▶ **INFORMATION PROVIDED**:

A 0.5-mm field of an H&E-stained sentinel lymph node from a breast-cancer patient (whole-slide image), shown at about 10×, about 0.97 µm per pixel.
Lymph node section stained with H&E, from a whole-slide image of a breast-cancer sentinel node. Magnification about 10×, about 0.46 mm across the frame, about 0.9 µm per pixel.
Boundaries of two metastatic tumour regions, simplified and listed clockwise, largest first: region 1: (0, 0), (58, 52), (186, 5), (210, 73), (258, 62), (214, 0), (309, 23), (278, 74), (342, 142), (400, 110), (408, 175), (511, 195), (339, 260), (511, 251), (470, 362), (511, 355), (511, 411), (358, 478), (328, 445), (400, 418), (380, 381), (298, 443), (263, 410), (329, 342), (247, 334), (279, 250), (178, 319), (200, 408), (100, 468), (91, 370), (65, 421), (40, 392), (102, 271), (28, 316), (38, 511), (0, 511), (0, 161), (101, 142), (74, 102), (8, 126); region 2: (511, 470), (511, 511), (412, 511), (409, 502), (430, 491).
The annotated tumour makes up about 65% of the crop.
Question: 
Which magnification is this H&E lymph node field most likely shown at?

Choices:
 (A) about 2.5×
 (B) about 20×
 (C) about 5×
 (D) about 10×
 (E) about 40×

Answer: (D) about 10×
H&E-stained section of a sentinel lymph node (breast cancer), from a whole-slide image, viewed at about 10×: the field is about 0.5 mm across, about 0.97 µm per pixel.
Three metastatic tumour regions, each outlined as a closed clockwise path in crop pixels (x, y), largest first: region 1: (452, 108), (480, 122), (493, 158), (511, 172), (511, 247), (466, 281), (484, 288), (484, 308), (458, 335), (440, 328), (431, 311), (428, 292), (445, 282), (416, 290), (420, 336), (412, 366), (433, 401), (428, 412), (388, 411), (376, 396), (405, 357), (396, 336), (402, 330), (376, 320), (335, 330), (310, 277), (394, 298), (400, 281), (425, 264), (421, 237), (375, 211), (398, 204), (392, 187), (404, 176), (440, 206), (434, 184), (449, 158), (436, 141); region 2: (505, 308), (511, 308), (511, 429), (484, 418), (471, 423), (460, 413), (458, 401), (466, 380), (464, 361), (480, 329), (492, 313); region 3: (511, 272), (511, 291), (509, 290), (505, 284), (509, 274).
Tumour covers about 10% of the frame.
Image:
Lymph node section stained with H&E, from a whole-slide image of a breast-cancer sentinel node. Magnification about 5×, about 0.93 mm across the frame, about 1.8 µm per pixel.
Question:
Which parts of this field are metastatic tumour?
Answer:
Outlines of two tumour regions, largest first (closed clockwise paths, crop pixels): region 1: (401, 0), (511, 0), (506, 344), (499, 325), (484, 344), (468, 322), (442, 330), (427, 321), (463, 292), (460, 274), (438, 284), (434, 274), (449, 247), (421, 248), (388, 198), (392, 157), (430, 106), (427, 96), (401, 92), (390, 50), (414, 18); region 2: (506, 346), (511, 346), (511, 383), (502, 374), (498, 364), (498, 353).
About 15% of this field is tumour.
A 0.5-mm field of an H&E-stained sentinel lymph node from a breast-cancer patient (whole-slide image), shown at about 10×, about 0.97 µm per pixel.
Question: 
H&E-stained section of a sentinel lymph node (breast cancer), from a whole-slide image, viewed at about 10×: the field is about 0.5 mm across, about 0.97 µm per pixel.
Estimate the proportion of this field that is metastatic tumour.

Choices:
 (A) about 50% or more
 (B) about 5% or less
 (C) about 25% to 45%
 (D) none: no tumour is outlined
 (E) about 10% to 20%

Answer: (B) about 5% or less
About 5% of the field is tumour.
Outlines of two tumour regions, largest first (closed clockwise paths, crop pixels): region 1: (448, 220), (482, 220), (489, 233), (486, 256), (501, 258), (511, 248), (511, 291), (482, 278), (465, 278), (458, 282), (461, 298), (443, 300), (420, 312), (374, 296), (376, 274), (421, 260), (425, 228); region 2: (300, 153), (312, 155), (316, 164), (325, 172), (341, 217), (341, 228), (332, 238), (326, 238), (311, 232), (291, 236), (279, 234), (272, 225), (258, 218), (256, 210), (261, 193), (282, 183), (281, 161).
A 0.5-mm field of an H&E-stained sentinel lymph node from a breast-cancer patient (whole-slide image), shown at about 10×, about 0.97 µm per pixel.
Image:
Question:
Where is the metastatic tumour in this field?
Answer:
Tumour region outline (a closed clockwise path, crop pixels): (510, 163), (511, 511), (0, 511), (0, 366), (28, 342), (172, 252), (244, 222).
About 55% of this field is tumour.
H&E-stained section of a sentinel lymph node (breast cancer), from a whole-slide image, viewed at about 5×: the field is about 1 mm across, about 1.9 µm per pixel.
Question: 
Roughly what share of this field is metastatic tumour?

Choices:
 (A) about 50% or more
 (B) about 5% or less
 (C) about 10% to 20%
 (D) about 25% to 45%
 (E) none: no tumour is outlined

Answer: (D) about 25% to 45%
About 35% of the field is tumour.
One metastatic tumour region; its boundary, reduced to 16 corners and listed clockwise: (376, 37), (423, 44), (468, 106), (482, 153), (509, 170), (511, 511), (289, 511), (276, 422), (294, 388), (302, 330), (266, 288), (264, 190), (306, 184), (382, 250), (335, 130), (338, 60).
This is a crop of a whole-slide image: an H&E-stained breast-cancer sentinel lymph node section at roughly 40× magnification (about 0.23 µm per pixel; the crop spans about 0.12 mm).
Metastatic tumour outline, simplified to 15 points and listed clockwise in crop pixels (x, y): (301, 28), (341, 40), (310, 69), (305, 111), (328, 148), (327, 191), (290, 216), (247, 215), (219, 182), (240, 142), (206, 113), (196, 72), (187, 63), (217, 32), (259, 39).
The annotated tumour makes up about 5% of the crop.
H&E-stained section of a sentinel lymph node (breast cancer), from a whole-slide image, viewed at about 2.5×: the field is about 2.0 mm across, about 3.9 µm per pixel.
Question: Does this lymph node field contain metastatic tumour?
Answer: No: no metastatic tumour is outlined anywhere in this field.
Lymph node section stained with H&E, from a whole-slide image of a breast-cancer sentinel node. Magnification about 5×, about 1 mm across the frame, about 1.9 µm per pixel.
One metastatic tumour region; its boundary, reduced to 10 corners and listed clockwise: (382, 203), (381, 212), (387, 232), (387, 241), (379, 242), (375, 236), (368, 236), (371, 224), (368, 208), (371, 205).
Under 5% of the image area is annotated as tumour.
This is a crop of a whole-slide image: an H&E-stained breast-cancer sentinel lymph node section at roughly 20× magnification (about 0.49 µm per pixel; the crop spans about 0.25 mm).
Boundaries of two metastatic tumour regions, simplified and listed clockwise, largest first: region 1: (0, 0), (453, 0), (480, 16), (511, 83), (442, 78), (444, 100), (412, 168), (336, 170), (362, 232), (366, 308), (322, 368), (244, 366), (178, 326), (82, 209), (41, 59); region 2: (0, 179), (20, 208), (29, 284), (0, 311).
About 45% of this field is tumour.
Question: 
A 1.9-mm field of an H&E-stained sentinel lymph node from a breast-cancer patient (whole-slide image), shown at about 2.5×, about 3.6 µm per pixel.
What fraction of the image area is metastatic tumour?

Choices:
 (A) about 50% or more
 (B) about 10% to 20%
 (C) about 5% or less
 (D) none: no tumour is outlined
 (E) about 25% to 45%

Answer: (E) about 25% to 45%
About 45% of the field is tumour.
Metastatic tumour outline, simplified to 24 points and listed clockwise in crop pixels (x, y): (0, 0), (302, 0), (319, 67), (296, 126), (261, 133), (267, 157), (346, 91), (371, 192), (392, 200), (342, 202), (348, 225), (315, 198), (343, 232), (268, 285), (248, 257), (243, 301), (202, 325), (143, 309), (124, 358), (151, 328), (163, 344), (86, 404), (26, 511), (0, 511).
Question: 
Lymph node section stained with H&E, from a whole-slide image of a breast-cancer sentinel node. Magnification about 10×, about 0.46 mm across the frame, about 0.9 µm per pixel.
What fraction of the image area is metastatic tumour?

▶ **PROBLEM DESCRIPTION**: If a line in the material above contains the word "less", copy it.

▶ **ANSWER BOX**:
 (B) about 5% or less
Answer: (B) about 5% or less
 (B) about 5% or less
 (C) about 5% or less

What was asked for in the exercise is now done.